Aux Urgences on a une soixantaine de brancards, sans compter ceux qui attendent assis. Parfois je commence mon service avec seulement 10 lits d’hospitalisations disponibles pour une moyenne de 120 entrées par jour. C’est la plus grande problématique des Urgences, on garde les patients chez nous car aucun autre service ne peut les accueillir.

Pour les patients qui peuvent quitter l’hôpital après un tour aux Urgences, il existe un service de retour à domicile ?

Il n’existe plus entre 20h et 6h. C’est aussi ce qui rallonge la durée de prise en charge. La semaine dernière, il y a un soir où sept patients n’avaient plus rien à faire « médicalement parlant » dans nos couloirs à minuit. Ils ont dû attendre la matinée pour partir.

Certains patients se retrouvent dans des services qui n’ont rien à voir avec leur diagnostic…

C’est presque 80% du temps comme ça mais le pire n’est pas pour eux, c’est pour les soignants ! Imaginez la situation : un chirurgien doit s’occuper de tous les patients de son service et ensuite courir avec son matériel dans les couloirs pour prendre en charge les autres, ailleurs dans l’hôpital.
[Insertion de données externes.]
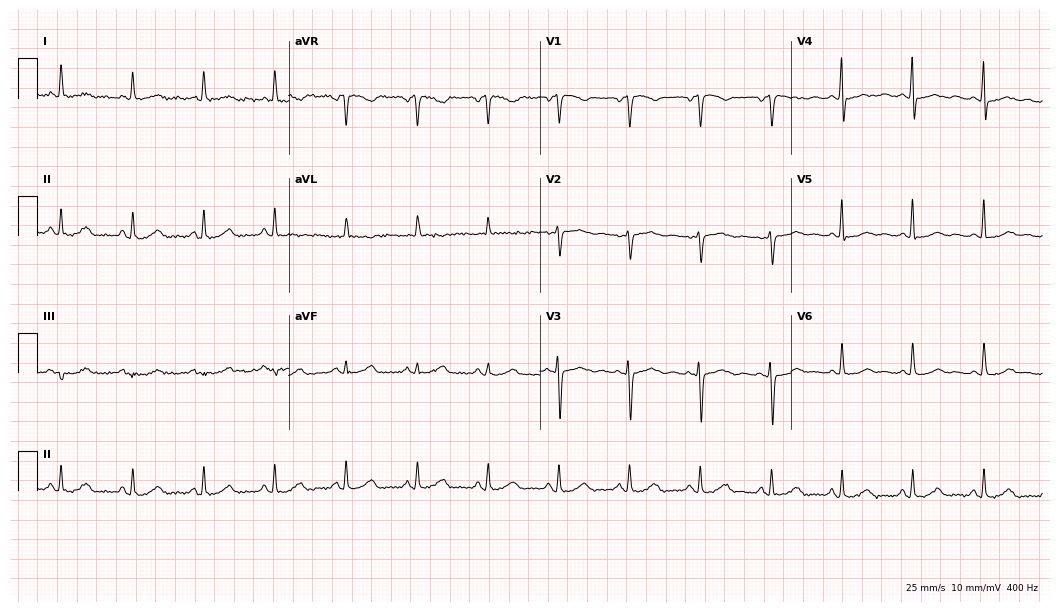
12-lead ECG from a 61-year-old female. Screened for six findings — first-degree AV block, right bundle branch block, left bundle branch block, sinus bradycardia, atrial fibrillation, sinus tachycardia — none is recorded.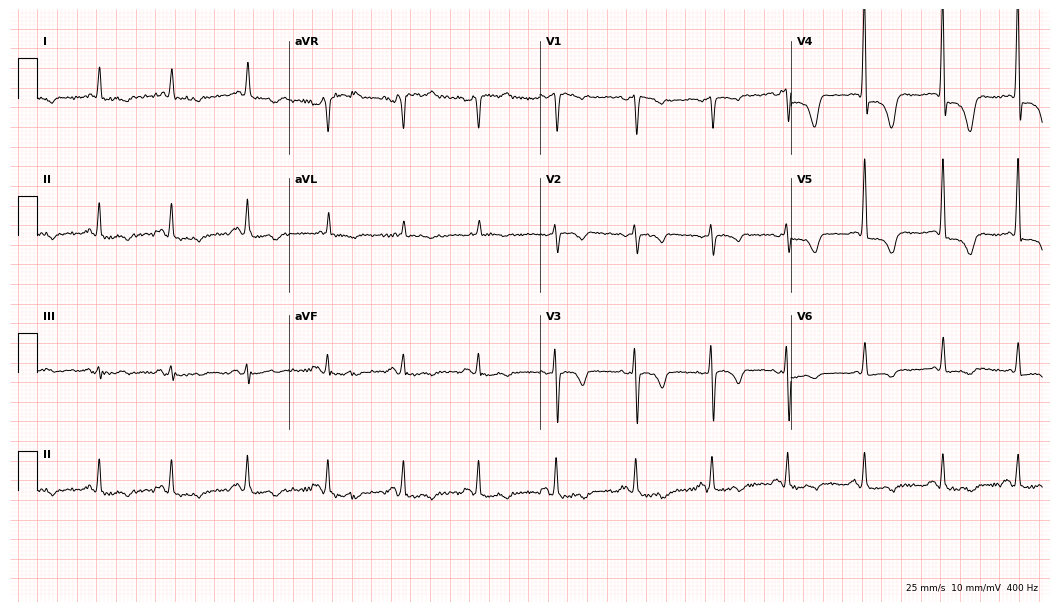
Electrocardiogram, an 83-year-old female patient. Of the six screened findings (first-degree AV block, right bundle branch block (RBBB), left bundle branch block (LBBB), sinus bradycardia, atrial fibrillation (AF), sinus tachycardia), none is recorded.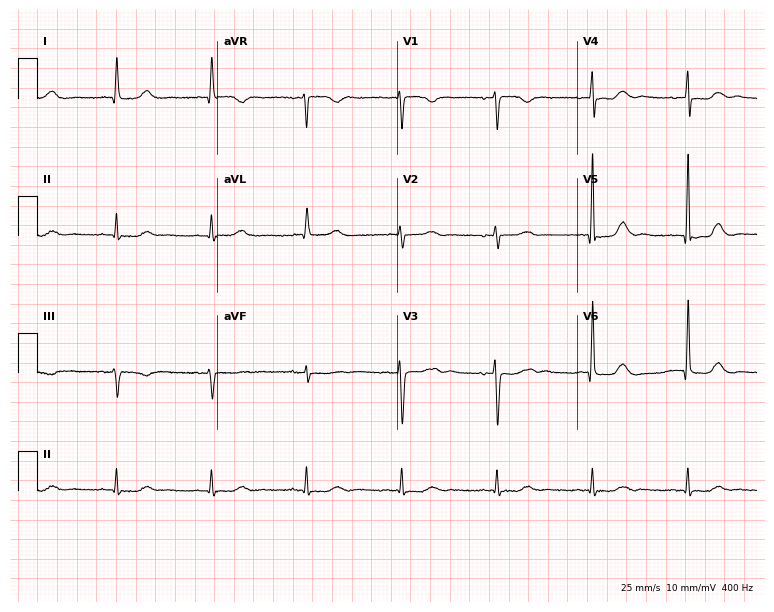
Electrocardiogram, a 77-year-old woman. Of the six screened findings (first-degree AV block, right bundle branch block, left bundle branch block, sinus bradycardia, atrial fibrillation, sinus tachycardia), none is recorded. Only these six findings were labelled.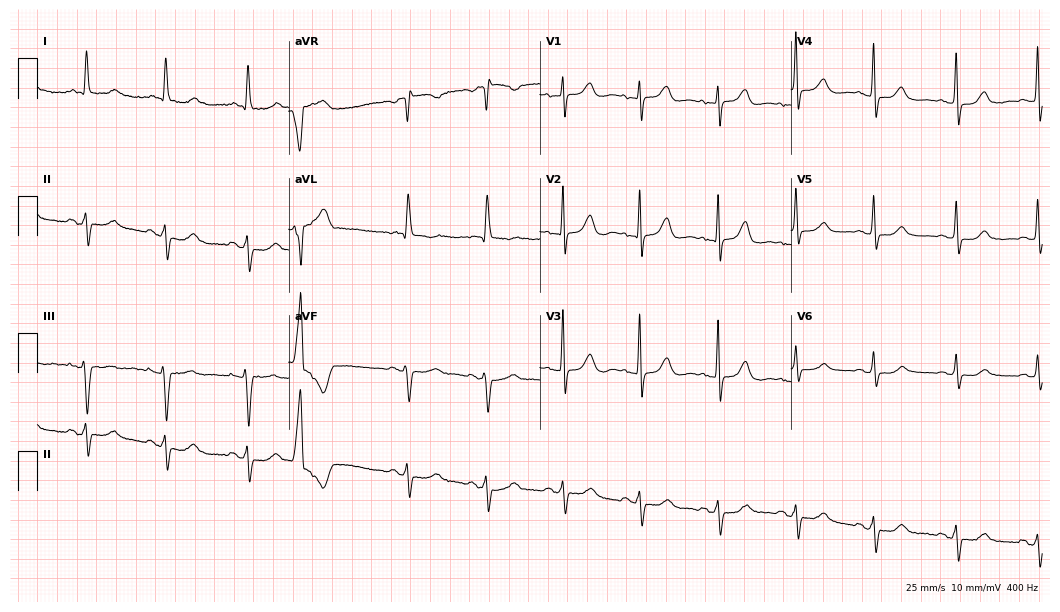
Standard 12-lead ECG recorded from a female, 84 years old. None of these six findings is recorded: first-degree AV block, right bundle branch block, left bundle branch block, sinus bradycardia, atrial fibrillation, sinus tachycardia. Findings outside these six are not listed.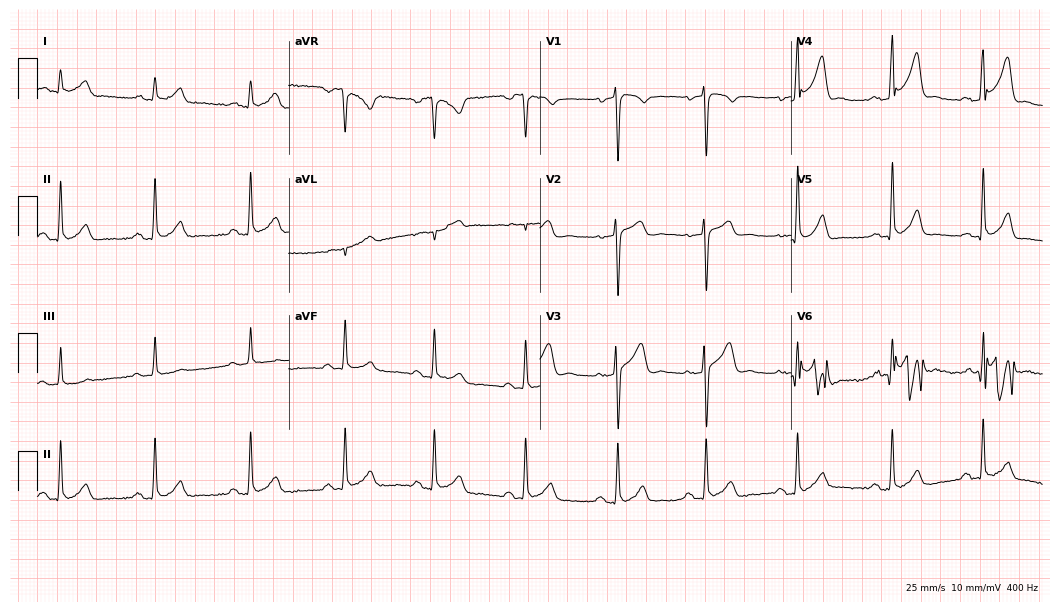
ECG — a 31-year-old man. Labelled as a normal ECG.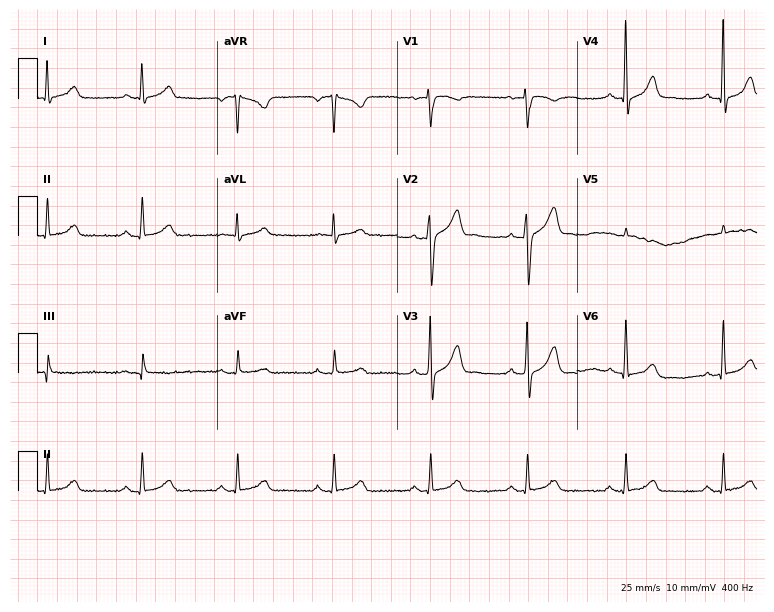
Electrocardiogram, a 58-year-old male. Overall reading on record: normal ECG.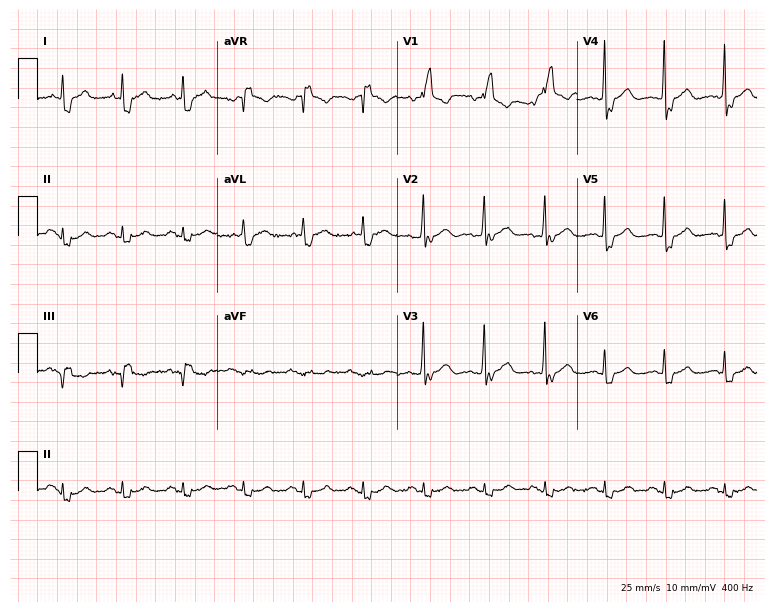
ECG (7.3-second recording at 400 Hz) — a male, 79 years old. Findings include right bundle branch block (RBBB).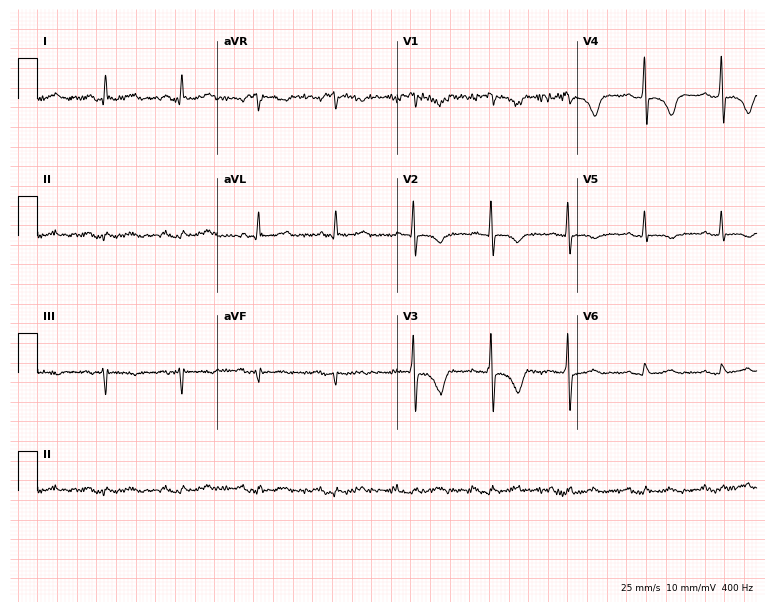
Resting 12-lead electrocardiogram. Patient: a 69-year-old woman. None of these six findings is recorded: first-degree AV block, right bundle branch block, left bundle branch block, sinus bradycardia, atrial fibrillation, sinus tachycardia. Other findings, if any, are not listed.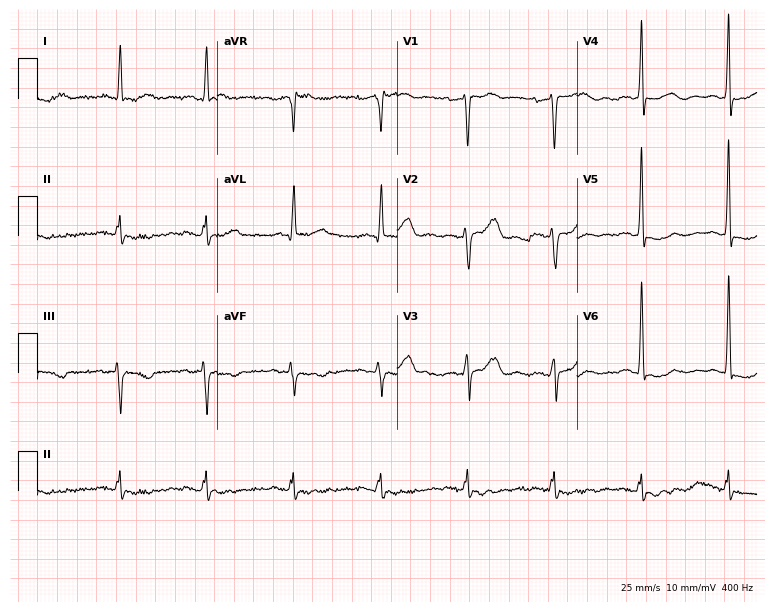
Resting 12-lead electrocardiogram. Patient: a man, 69 years old. None of these six findings is recorded: first-degree AV block, right bundle branch block, left bundle branch block, sinus bradycardia, atrial fibrillation, sinus tachycardia. Findings outside these six are not listed.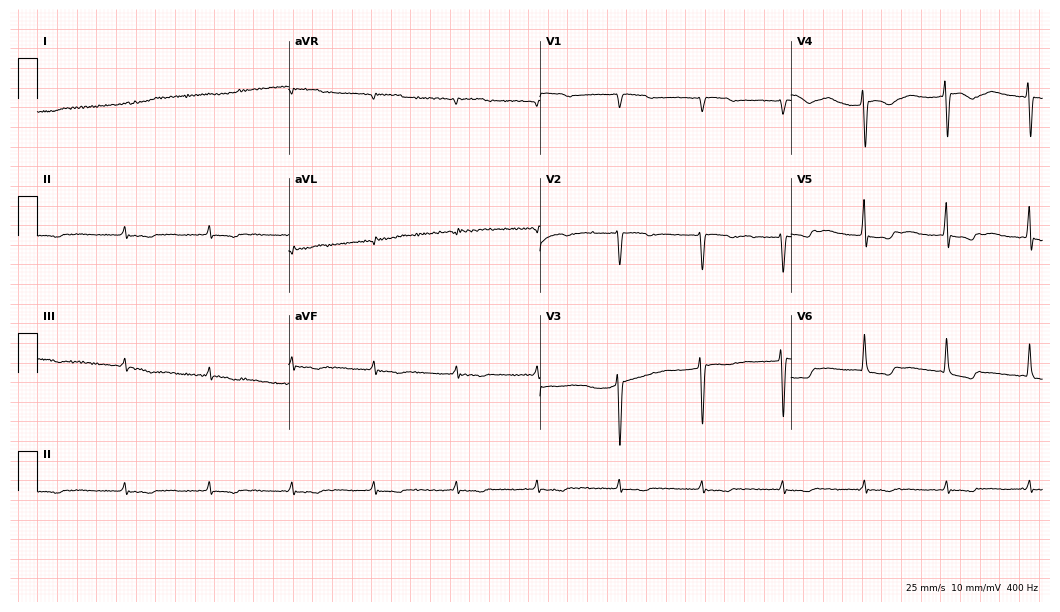
Electrocardiogram, a female, 76 years old. Of the six screened findings (first-degree AV block, right bundle branch block, left bundle branch block, sinus bradycardia, atrial fibrillation, sinus tachycardia), none is recorded. Findings outside these six are not listed.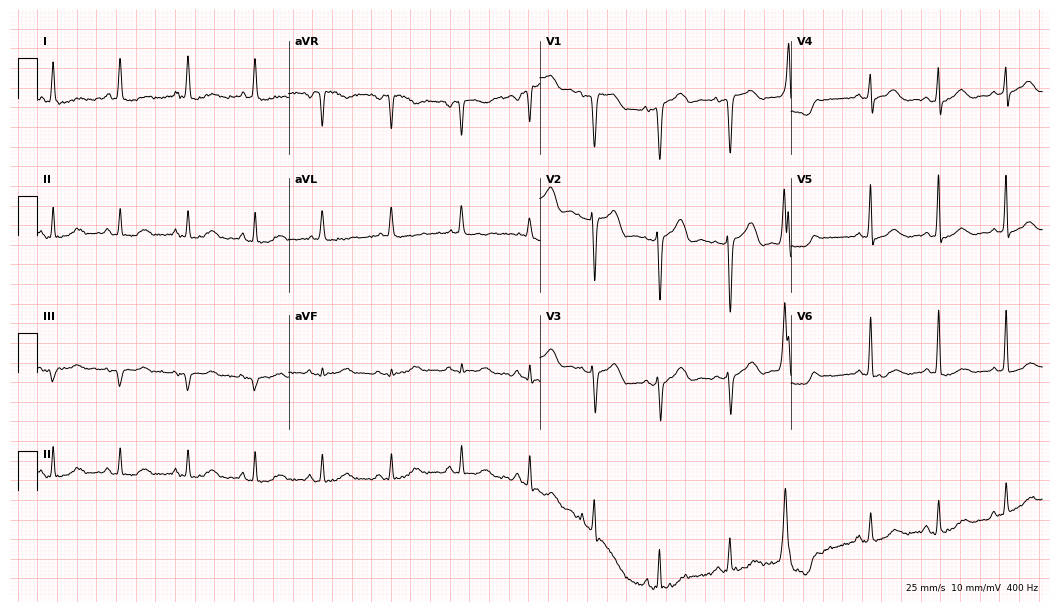
Electrocardiogram, a female patient, 85 years old. Of the six screened findings (first-degree AV block, right bundle branch block, left bundle branch block, sinus bradycardia, atrial fibrillation, sinus tachycardia), none is recorded. Findings outside these six are not listed.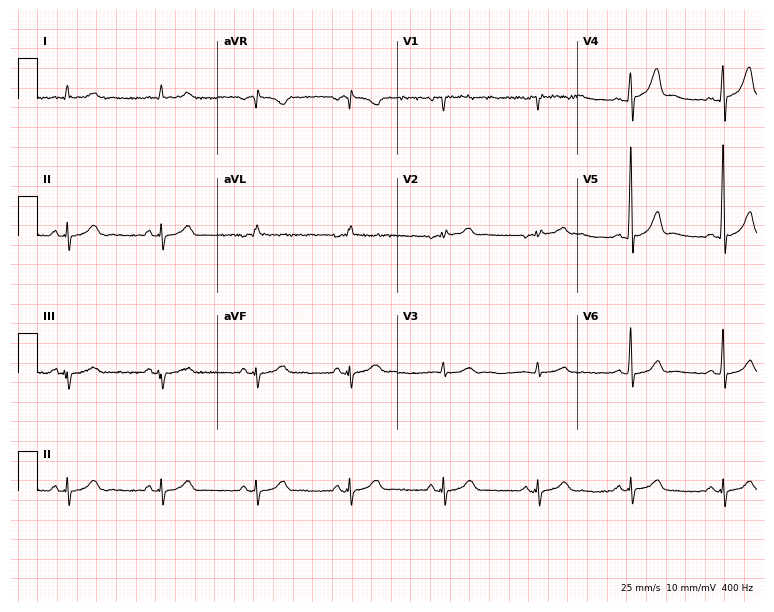
Electrocardiogram, a male patient, 69 years old. Of the six screened findings (first-degree AV block, right bundle branch block (RBBB), left bundle branch block (LBBB), sinus bradycardia, atrial fibrillation (AF), sinus tachycardia), none is recorded. Findings outside these six are not listed.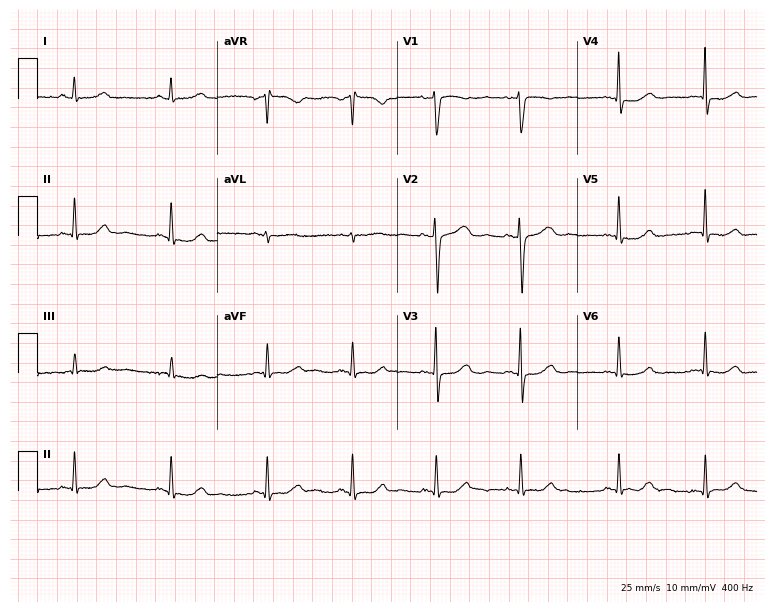
Standard 12-lead ECG recorded from a 52-year-old female. Read as a normal ECG.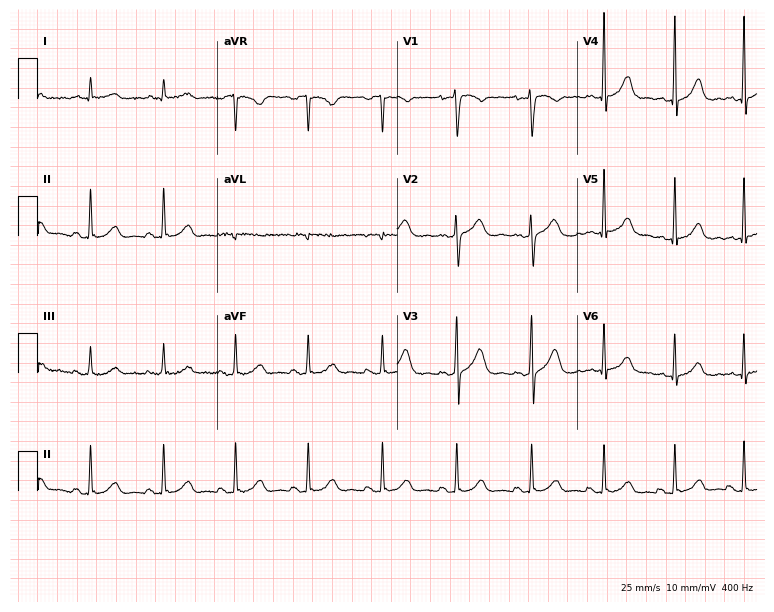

En effectif minimum, comment tenez-vous le rythme face à l’afflux de patients dans des locaux devenus trop étroits ?  

Aujourd’hui j’ai honte de ce que je fais, je suis maltraitante avec des patients, faute de temps, de moyens, de personnel. La semaine dernière j’étais toute seule pour 21 patients aux Urgences. Même l’accompagnement de base ne se fait plus correctement : boire, manger, aller aux toilettes. Ce sont des choses primaires qui deviennent exceptionnelles au SAMU. La semaine dernière j’ai donné un verre d’eau à une patiente qui m’a remerciée en larmes. Cela faisait des heures qu’elle attendait, personne ne l’avait vu. Laisseriez-vous un membre de votre famille dans ces conditions ?

Pourtant tout n’est pas dû au manque d’effectif ?

Il y a des choses que l’on peut combler mais c’est un enchaînement de circonstances qui provoque cette situation et parfois le public a aussi sa responsabilité. Par exemple quand des gens nous déposent un membre de leur famille pour s’en occuper et partent en courant sans laisser de coordonnées ou quand d’autres viennent pour rien ou pas grand-chose faute de médecin disponible sur leur secteur. Un soir au cours de ce début d’année 2023, une patiente est arrivée de Morez en voiture pour un mal de ventre, sans autre solution. Je lui ai dit qu’elle ne pourrait jamais repartir avant 9 heures le lendemain alors elle a préféré rentrer sans prise en charge. Notre rôle est de juger les situations à l’instant où elles se présentent à nous, ça ne veut pas dire que ce n’est pas grave ! L’Hôpital n’est que le reflet d’une société malade.

En résumé, il faudrait plus de monde, plus d’espace et une revalorisation salariale ?

On ne crachera jamais sur un meilleur salaire mais on est arrivé à un tel désastre que je préfère encore ne pas être augmentée, si ça peut permettre à l’hôpital d’étoffer l’ensemble des effectifs. Pour les Urgences par exemple, on pourrait mettre un radiologue d’astreinte en plus, les jours où il y a beaucoup de monde. Ça éviterait d’attendre 8h pour passer un scanner, ce n’est pas normal ! Mais une astreinte, ça coûte de l’argent…

Il y a deux semaines une dame admise aux Urgences devait passer une IRM qui a été refusée, on a fait un scanner à la place. Le neurochirurgien souhaitait quand même l’IRM. Depuis son brancard, la patiente a téléphoné à la polyclinique de Franche-Comté. Il était 9h, elle a obtenu un rendez-vous avant 10h45. Notre IRM est à trois portes du SAMU.

Les départs et démissions s’accumulent depuis plusieurs mois. Vous y pensez ?

Sincèrement non, les conditions en Suisse sont devenues similaires malgré le meilleur salaire, j’arrive encore à sourire au travail car j’aime m’occuper des gens et notre équipe est soudée. Néanmoins depuis quelques temps mon ressenti a beaucoup changé, ça m’affecte plus longtemps et il faut que je coupe sans être rappelée. Si on veut du personnel, il faut d’abord redonner envie aux jeunes d’aller y travailler.

*Prénom modifié, l’infirmière souhaite rester anonyme.